Desde Norteamerica

Discriminación religiosa, fenómeno que no muere

Por Marcos Antonio Ramos

Lo que sucede en Egipto con los ataques a congregaciones y templos cristianos, sobre todo de la Iglesia Copta, nos recuerda otras situaciones que no han sido tan atendidas y mencionadas. En el Irak posterior a la Segunda Guerra del Golfo, los nuevos gobernantes, instalados por obra y gracia de la administración de George W. Bush y sus aliados, no han demostrado tener capacidad y voluntad para evitar que los ataques, las presiones y la discriminación, hayan obligado a cientos de miles de cristianos iraquíes a abandonar el país o vivir una vida religiosa casi oculta. Cada vez que es reemplazado a la fuerza un gobierno secular, aunque autoritario, pero desprovisto del factor extremismo religioso en el mundo árabe o musulmán, los que sufren no son sólo sus enemigos políticos sino también, y en forma principal, las comunidades cristianas que han sobrevivido por siglos en medio de un ambiente nada favorable.
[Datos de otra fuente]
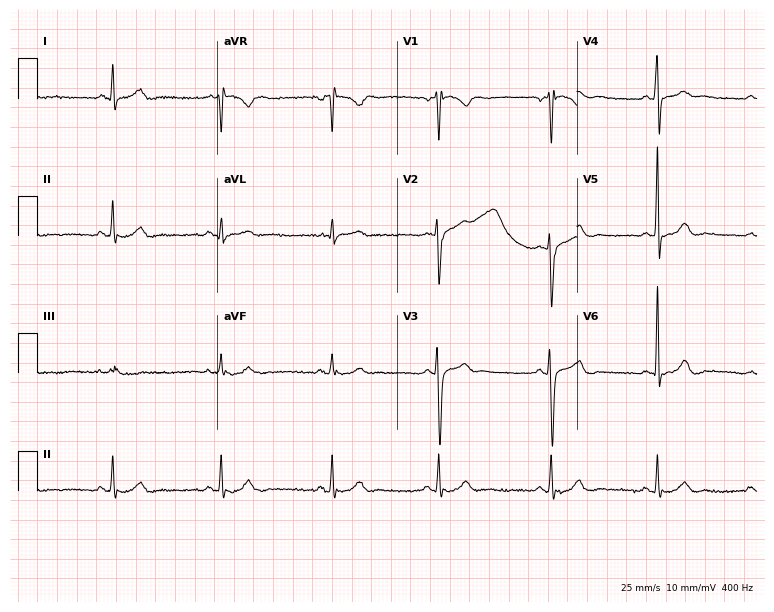
ECG — a 29-year-old man. Labelled as a normal ECG.
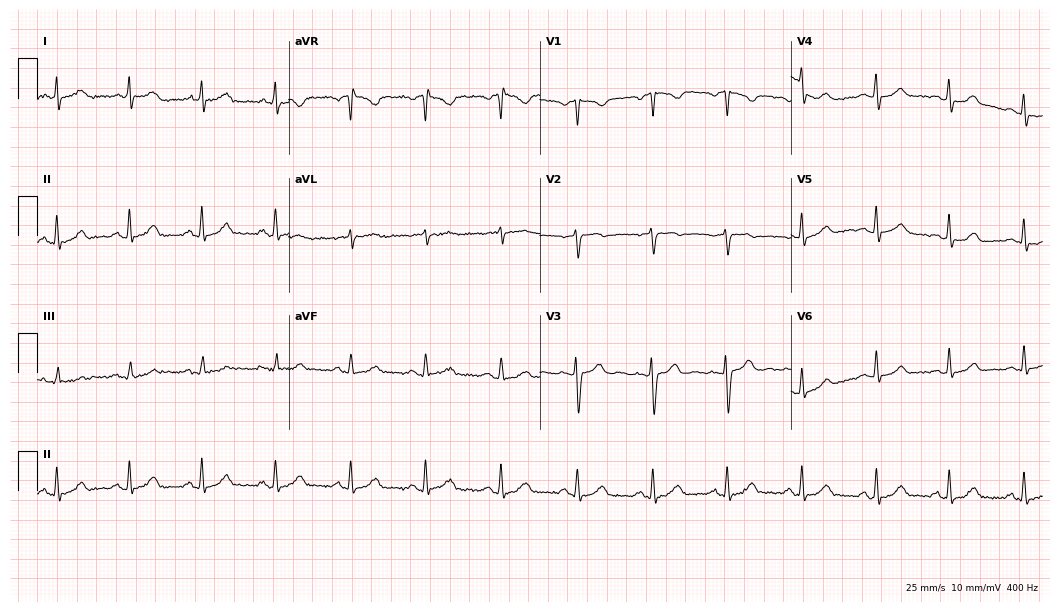
12-lead ECG from a 44-year-old woman (10.2-second recording at 400 Hz). Recorded interpretation: within normal limits.
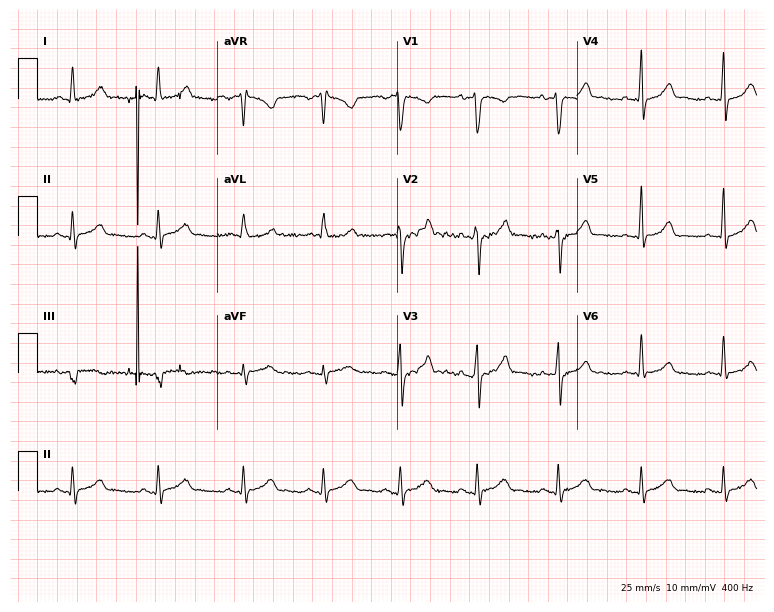
ECG (7.3-second recording at 400 Hz) — a 28-year-old male. Screened for six findings — first-degree AV block, right bundle branch block, left bundle branch block, sinus bradycardia, atrial fibrillation, sinus tachycardia — none is recorded.

Pero, como es fácil comprobar, las persecuciones en materia de religión no se limitan a una región del mundo o a una etnia en particular. En cualquier caso, antes de entrar en otras regiones, se impone tener en cuenta lo que sucede en Egipto, país que monopoliza ciertas informaciones. Un templo cristiano profanado y destruido parcialmente en el poblado de Kerdasa, cercano a las famosas pirámides de Egipto; también la Iglesia del Arcángel Miguel a 16 millas del Cairo y una larga lista de edificios dedicados al culto según los ritos coptos, algunos dicen que 60, otros utilizan otras cifras. Se trata de la continuación de una larga historia que se remonta a la conquista árabe de la tierra de los faraones, mucho más de un milenio de persecución y una discriminación religiosa casi permanente que ha sufrido una de las más antiguas iglesias cristianas, a la cual pertenece más del 10% de la población egipcia actual y figuras tan importantes como el ex secretario general de la ONU Boutros Boutros Ghali. Algunos desconocen que hace unas décadas, en algunos poblados, los coptos interesados en tener negocios sólo podían dedicarse a recoger la basura. Curiosamente, algunos de ellos se hicieron ricos con esa ocupación.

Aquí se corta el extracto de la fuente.